- Entrances list: Cattedown; Stonehouse; Turnchapel; Oreston;
- Access: Limited to scientific research only

= Plymouth Bone Caves =

The Plymouth Bone Caves are a chain of caves and caverns underneath and around Plymouth, Devon, England, that contain fossilised remains of human and animal bones. The exact location and entrances of some of the caves are kept secret, and access to them is limited.

== Caves ==

=== Cattedown ===
In 1816, caves containing human bones were discovered 50 m below sea level in Cattedown near the modern-day Shapners Way when a "bone bearing fissure" was found by a "Mr Whidbey", the caves were further discovered and excavated by two archaeologists in 1886 who discovered human bones while mining in a quarry. During the excavations traces of charcoal were found, leading archeologists to believe that early humans were living in the caves, and were potentially the first people to live in the Plymouth area. Bones of woolly rhinoceroses, reindeer, hyenas and a woolly mammoth from the ice age were also found.

Among the partial skeletons of 15 early humans found in the caves was the famous ‘Cattedown Man’ – believed to be the city's earliest known inhabitant and dating back 140,000 years. Archaeologists say he could potentially be the oldest human found in Britain.

Today, the caves – listed as a national monument by Historic England – remain fenced off and closed to the public.

The land surrounding the caves is owned by Chevron Corporation.
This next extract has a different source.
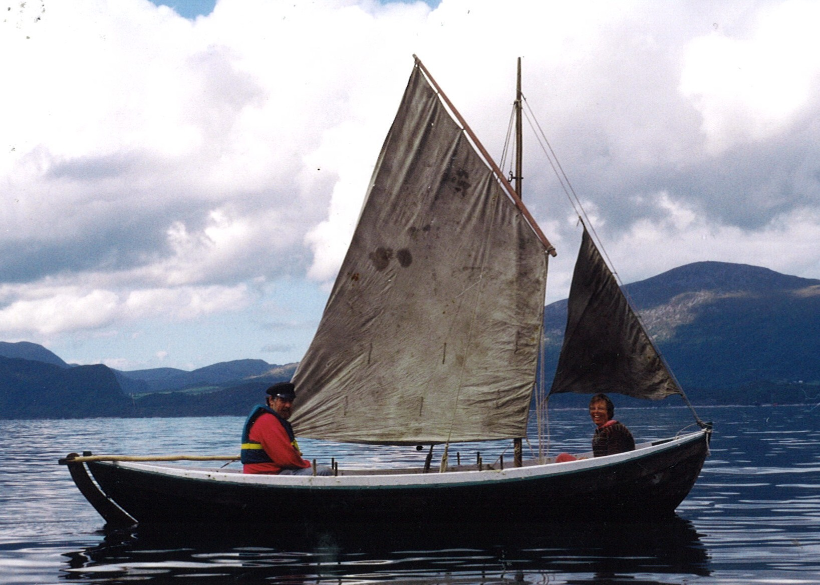 Ranaspisse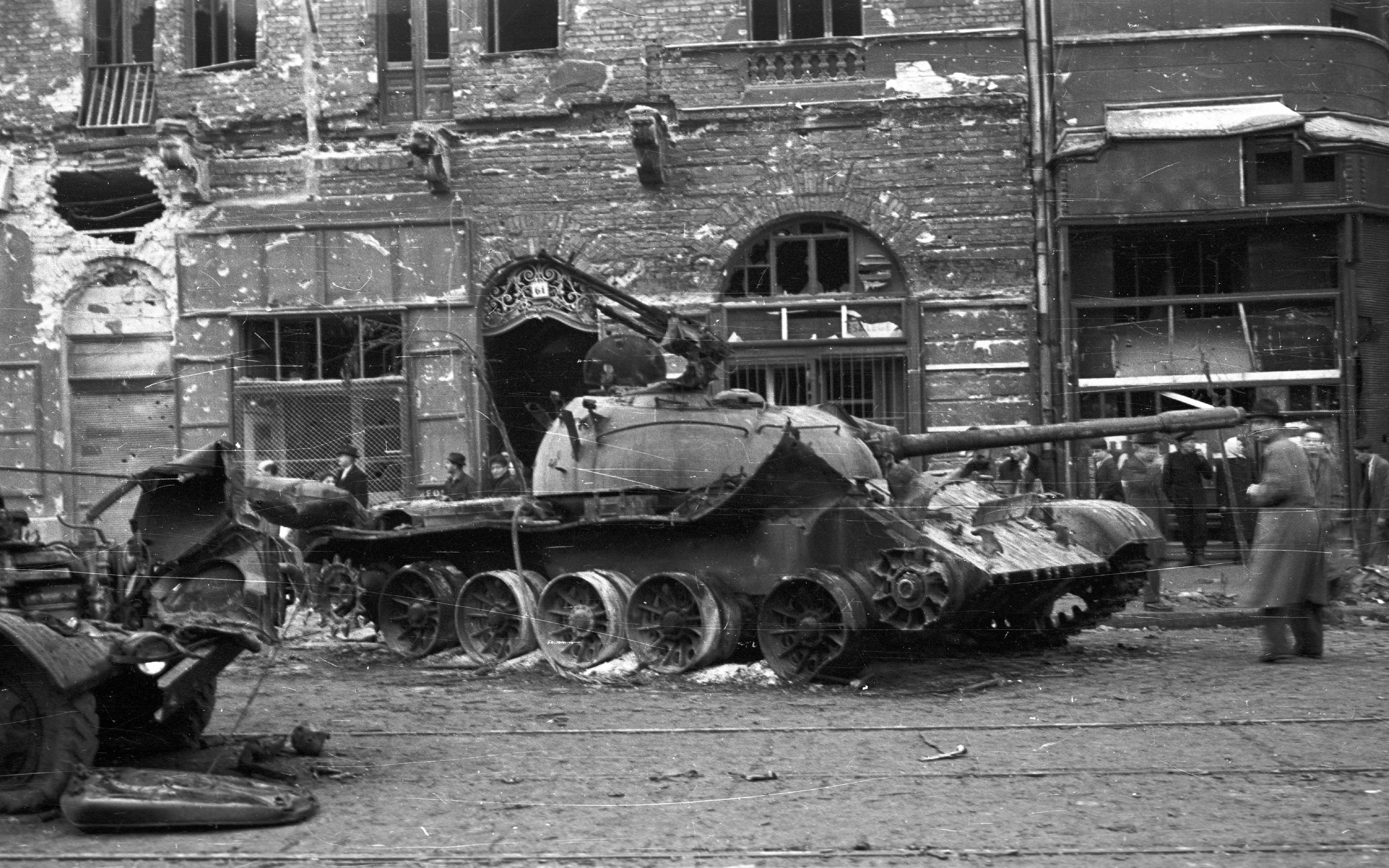 Üllői út 61. T-54-es harckocsi. Location: Hungary, Budapest IX. Tags: tank, Soviet brand, wreck, damaged building, revolution, war damage, commercial vehicle, Budapest Title: Üllői út 61. T-54-es harckocsi.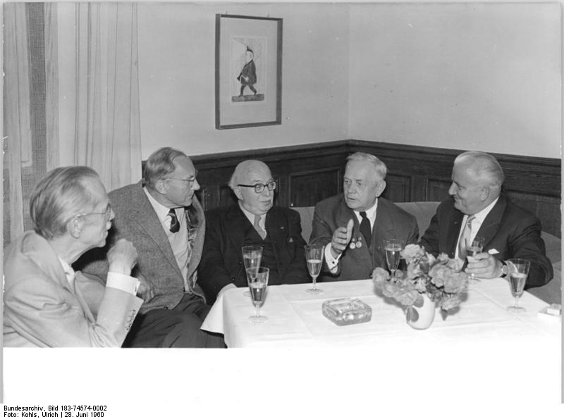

There were plans to turn the caves into a tourist attraction in the 2010s, but the current status of the plans are unknown.

=== Stonehouse ===
Whilst now flattened, Stonehouse used to be a large hill. This hill contained a number of caves, many of which were used for prison escapes from the jail situated in the area. Whilst the hill was being quarried out the caves were found and investigated.

In 1835, caves containing fossilised bones were discovered in Stonehouse. The caves were further investigated from 1879 to 1882. Fossilised remains of rhinoceros, red deer, ox, horse, and donkey as well as human teeth were found at the caves in Stonehouse.

=== Turnchapel ===
The Turnchapel Bone Cave was discovered in March 1978 during an investigation by the Devon Karst Research Society of all limestone quarry faces in the area. Following the discovery, the society photographed and cleared the area. Researchers from Southampton University visited the site in 1978–79, but were later refused reentry by the landowner after creating a large mess around the area. Following a change of land ownership, permission to access the cave was revoked for privacy reasons.

=== Oreston ===
In 1816 the bone cave was discovered in Oreston. At the time this was the first bone cave in England which was investigated in a scientific enquiry. In November 1816, the teeth of rhinoceros, black or brown bear, and an "animal of deer kind" as well as bones from an unknown animal described as roughly the size of a bear were found embedded in clay in perfect condition. The cavern they were found in was 160 feet inside the hill, and required 60 feet of blasting and 100 feet of manual material removal.

It was also estimated that human bone from the Mesolithic period may have been found at the location.

== Preservation ==
The Devon Karst Research Society who survey and report on the condition of the caves criticised Plymouth City Council for the "destruction" of the caves at Stonehouse, and shared that the caves at Cattedown have "suffered". The current state of the caves is unknown.